During the Middle Ages, people usually stopped working and focused on attending mass and celebrating the Christmas holidays.
A Christmas feast in the Manor could include pork, beef, fowl, geese, bread, cheese, wine, or beer. The local lord frequently supplied food for the peasants, as the festivity was a time for charity and sharing.
For example, in the 13th century, a shepherd in Somerset received a loaf of bread on Christmas day. Others in the same manor were also given a mess of beef and bacon with mustard. People also exchanged presents during the holiday; we’ll take a look at these below.
Medieval Christmas Traditions
Christmas was preceded by Advent (the preparation for God’s coming into the world), which usually means people fasted for a month. This was considered a time of exile, longing, and repentance.
Because the holidays coincided with the period after the harvest of crops, however, there was little work required on the farm and plenty of food to share. Animals that needn’t be kept for the winter, for example, could be slaughtered for the feasts beginning on the 24th of December.
The holiday season lasted from at least the 25th of December to the 6th of January. Sometimes, pagan traditions were mirrored and there could be inversions of order. For example, a boy could be chosen bishop.
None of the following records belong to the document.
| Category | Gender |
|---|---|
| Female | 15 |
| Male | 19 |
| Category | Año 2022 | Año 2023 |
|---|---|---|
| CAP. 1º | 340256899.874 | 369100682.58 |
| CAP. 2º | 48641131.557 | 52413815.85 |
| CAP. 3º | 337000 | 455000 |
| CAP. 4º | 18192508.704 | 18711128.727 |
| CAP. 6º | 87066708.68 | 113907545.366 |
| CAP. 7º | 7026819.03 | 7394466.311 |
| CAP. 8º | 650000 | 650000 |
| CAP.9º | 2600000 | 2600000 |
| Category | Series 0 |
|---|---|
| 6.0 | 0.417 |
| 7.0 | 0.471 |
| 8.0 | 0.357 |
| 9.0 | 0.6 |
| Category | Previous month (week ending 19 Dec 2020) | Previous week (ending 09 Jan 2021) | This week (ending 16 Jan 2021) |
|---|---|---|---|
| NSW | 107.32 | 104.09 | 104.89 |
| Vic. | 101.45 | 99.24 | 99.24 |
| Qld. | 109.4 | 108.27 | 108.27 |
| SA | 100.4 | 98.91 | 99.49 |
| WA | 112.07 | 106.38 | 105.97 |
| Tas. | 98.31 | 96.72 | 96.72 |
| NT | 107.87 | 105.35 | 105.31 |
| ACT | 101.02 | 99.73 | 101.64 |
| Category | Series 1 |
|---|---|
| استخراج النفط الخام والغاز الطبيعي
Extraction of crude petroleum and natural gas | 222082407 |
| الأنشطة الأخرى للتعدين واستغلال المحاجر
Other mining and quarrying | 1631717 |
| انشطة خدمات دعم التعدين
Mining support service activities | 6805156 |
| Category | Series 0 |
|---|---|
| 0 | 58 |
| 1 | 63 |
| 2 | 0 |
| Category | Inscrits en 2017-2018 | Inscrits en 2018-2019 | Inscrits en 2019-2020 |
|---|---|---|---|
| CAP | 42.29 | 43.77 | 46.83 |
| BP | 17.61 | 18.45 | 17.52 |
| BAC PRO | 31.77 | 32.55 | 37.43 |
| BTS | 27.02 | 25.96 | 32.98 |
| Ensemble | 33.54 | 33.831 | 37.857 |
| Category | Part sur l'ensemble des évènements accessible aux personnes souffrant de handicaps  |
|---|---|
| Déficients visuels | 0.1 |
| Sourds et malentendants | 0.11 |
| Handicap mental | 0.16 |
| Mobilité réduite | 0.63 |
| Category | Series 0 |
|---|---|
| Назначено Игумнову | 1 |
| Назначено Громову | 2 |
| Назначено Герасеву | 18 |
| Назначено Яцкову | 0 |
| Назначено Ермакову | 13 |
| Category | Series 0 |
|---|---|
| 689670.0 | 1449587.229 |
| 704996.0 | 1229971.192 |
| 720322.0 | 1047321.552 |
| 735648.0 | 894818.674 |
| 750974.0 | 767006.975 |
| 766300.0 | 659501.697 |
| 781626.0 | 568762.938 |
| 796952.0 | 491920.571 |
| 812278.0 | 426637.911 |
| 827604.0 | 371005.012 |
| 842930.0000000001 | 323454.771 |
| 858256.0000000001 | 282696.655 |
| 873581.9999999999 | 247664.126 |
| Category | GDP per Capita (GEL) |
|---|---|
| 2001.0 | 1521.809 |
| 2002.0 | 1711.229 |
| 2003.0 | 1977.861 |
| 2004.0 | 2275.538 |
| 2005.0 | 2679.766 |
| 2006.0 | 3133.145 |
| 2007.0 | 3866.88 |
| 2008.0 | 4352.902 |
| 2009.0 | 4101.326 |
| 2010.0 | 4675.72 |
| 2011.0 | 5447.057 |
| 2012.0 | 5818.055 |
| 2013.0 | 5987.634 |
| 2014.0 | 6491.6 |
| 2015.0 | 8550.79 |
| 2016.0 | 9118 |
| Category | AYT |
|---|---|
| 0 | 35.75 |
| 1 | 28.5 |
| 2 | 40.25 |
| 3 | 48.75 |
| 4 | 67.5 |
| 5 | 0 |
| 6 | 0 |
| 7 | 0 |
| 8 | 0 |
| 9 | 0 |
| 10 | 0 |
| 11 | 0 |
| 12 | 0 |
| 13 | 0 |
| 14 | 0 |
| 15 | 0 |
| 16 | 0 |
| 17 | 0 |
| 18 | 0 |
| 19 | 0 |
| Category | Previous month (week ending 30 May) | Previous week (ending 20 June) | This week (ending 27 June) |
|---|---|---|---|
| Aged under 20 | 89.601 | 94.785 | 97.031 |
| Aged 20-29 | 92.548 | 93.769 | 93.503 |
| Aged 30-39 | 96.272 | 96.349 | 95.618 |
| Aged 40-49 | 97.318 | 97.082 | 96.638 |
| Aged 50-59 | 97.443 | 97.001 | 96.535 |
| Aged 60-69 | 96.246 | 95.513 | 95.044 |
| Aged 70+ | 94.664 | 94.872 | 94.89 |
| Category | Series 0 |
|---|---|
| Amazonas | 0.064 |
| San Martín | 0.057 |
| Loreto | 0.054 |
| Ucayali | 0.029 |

Surviving documents show that one such boy pronounced in a sermon that he wished all his teachers would end up on the gallows at Tyburn. Christmas holidays were also a great time to inaugurate a reign; William the Conqueror was crowned on Christmas 1066.
Life in the Middle Ages was difficult for the majority of people, but it’s hard not to imagine Christmas was considered a time to celebrate the closing of the year with friends and family. Stories were exchanged around warm fires, usually supplementing accounts of Jesus’ birth with visions of the medieval world. Nativity scenes were also set up then, usually in caves.
Exchanging presents is not only something we do today, although back in medieval times, this was also done closer to New Year (originally marked in March). Giving gifts is a ritual with pagan roots, just like carols or liturgical songs. Christianity borrowed a lot of these and incorporated them into the religious holiday.
Bearing gifts was represented by the Three Wise Men, or Magi, giving presents to Jesus. There’s also a link between Christmas begging and the exchange of gifts between the social classes, as Stephen Nissenbaum explains in his book “The Battle for Christmas.”
Most Christmas gifts in the Middle Ages consisted of feasts. If the harvest had been good, so was the celebration afterward. Peasants would be allotted more grain or given a portion of the crops that they would normally owe to the Lord.
For the nobility, feasts included family and nobles invited to Manors and Castles and given vast amounts of food. They would also normally exchange jewelry, horses, or fine silk and tapestries. Sometimes, Lords would place specific gifts around their residence and let peasants mock-pillage them.
For the common people, Christmas in the Middle Ages was perhaps closer to our Halloween today. The traditions Wassailing, for example, saw workers showing up at the doors of the well-to-dos and demand a drink.